PROVIDED MATERIAL -

= Beginning of Section =

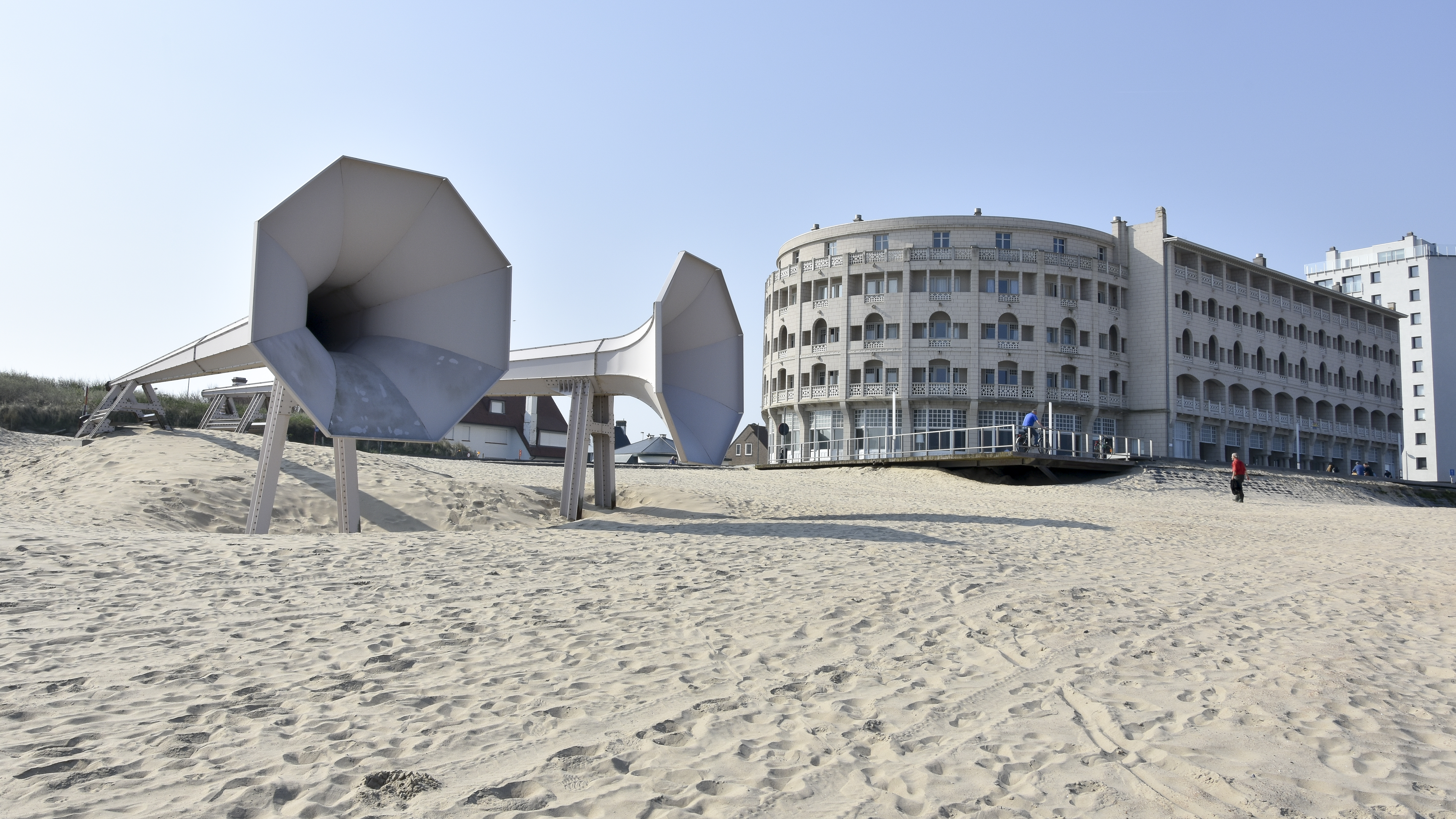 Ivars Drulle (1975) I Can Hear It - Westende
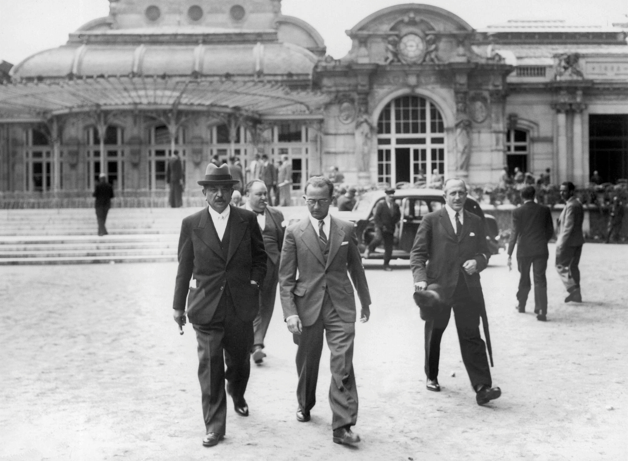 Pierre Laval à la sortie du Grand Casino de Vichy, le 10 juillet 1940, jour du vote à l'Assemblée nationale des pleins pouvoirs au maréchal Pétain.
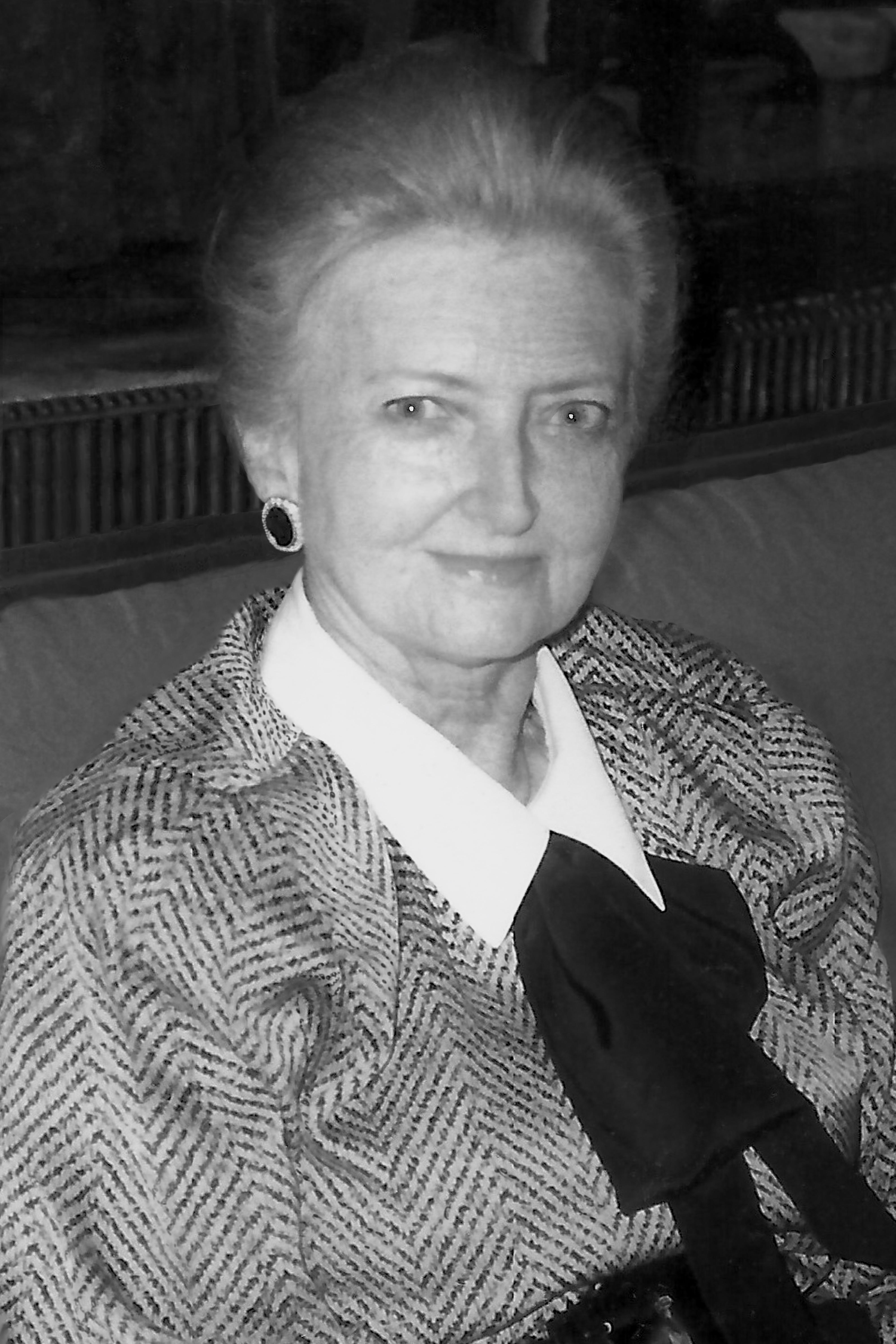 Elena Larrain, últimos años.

= End of Section =

THE PROBLEM - Give back the material above exactly, without pictures.

RESULT -
 Ivars Drulle (1975) I Can Hear It - Westende
 Pierre Laval à la sortie du Grand Casino de Vichy, le 10 juillet 1940, jour du vote à l'Assemblée nationale des pleins pouvoirs au maréchal Pétain.
 Elena Larrain, últimos años.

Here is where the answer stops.